Task to carry out — Only the lines below between the ones containing "sample: Parasites in" and "sample: Mouse hepatocytes", inclusive, are to be reproduced, each exactly as it stands.

Records for this task —
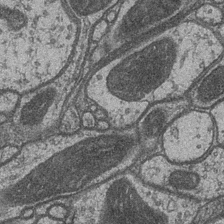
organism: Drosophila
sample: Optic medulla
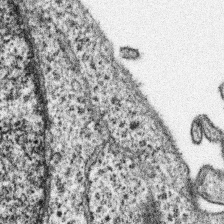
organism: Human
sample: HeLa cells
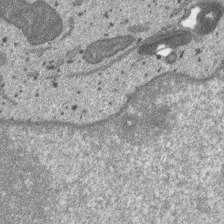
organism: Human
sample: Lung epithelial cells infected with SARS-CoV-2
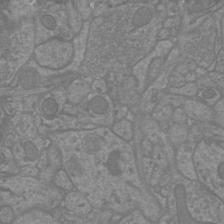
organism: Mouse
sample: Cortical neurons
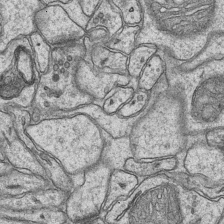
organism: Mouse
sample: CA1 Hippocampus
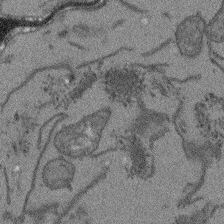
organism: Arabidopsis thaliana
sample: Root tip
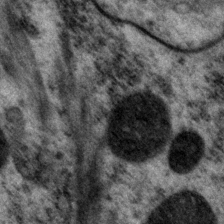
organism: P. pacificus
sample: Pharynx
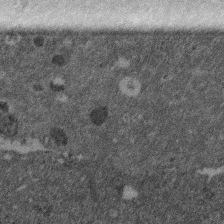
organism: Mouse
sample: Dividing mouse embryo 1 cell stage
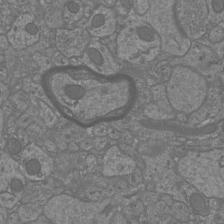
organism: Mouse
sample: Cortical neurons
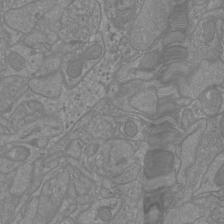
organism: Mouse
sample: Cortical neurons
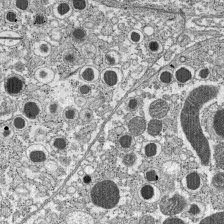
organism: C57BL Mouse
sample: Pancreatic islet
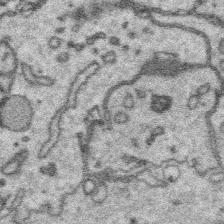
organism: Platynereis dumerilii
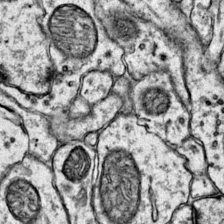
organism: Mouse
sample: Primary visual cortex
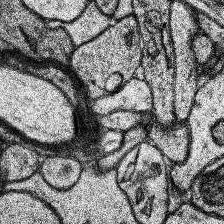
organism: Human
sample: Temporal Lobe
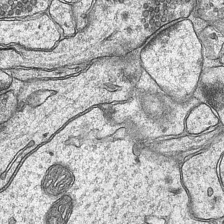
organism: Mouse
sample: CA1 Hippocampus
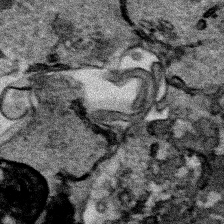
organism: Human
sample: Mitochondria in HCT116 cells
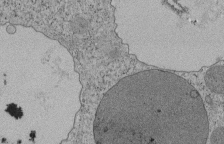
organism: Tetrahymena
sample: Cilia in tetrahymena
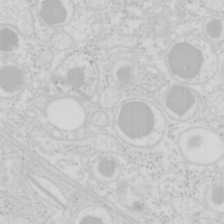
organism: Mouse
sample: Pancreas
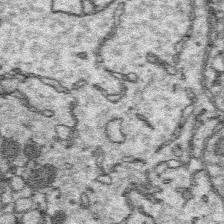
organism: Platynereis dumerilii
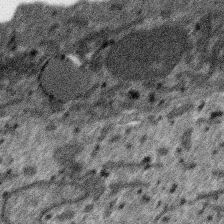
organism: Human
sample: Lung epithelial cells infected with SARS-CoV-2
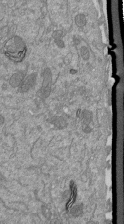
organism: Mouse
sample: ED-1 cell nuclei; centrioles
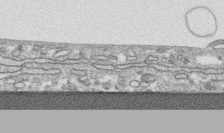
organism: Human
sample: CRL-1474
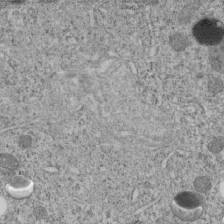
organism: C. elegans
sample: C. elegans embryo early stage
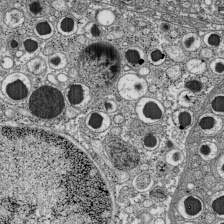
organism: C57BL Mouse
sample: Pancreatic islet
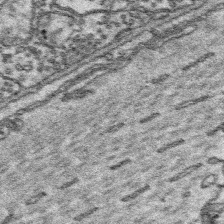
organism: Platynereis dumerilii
* * *
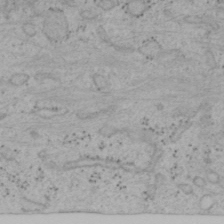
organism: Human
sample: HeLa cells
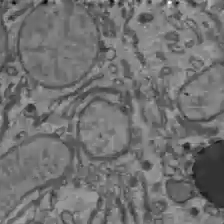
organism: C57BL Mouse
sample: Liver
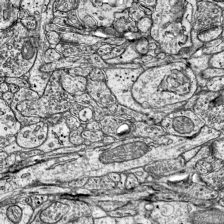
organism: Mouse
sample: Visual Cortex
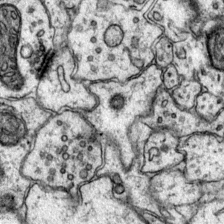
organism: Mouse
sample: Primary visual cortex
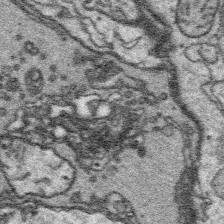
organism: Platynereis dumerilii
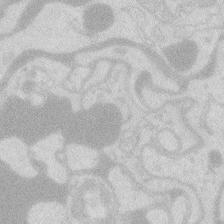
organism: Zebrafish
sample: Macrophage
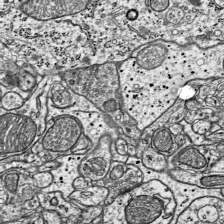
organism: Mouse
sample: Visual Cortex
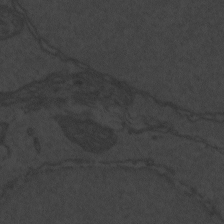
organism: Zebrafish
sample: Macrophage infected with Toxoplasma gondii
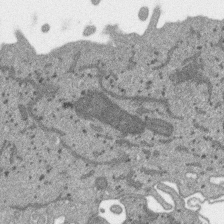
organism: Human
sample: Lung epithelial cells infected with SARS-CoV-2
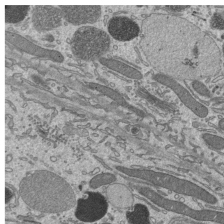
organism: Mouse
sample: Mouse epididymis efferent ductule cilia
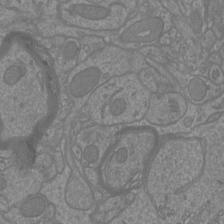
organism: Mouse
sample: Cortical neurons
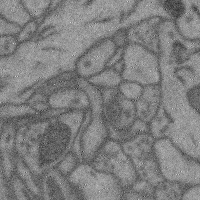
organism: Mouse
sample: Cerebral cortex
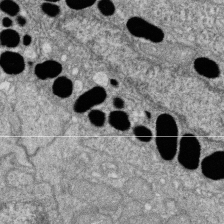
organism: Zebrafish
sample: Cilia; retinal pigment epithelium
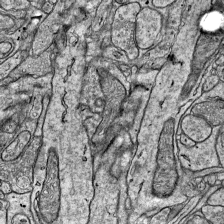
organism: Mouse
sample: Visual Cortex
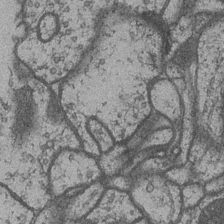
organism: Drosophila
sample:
...
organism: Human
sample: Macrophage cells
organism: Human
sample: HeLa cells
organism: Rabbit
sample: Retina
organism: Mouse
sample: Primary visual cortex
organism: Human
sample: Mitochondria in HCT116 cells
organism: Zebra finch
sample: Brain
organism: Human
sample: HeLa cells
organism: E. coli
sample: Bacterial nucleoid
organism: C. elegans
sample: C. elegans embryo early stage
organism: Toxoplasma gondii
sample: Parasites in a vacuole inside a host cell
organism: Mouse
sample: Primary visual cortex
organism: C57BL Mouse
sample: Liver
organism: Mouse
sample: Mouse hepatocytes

Result for this task —
sample: Parasites in a vacuole inside a host cell
organism: Mouse
sample: Primary visual cortex
organism: C57BL Mouse
sample: Liver
organism: Mouse
sample: Mouse hepatocytes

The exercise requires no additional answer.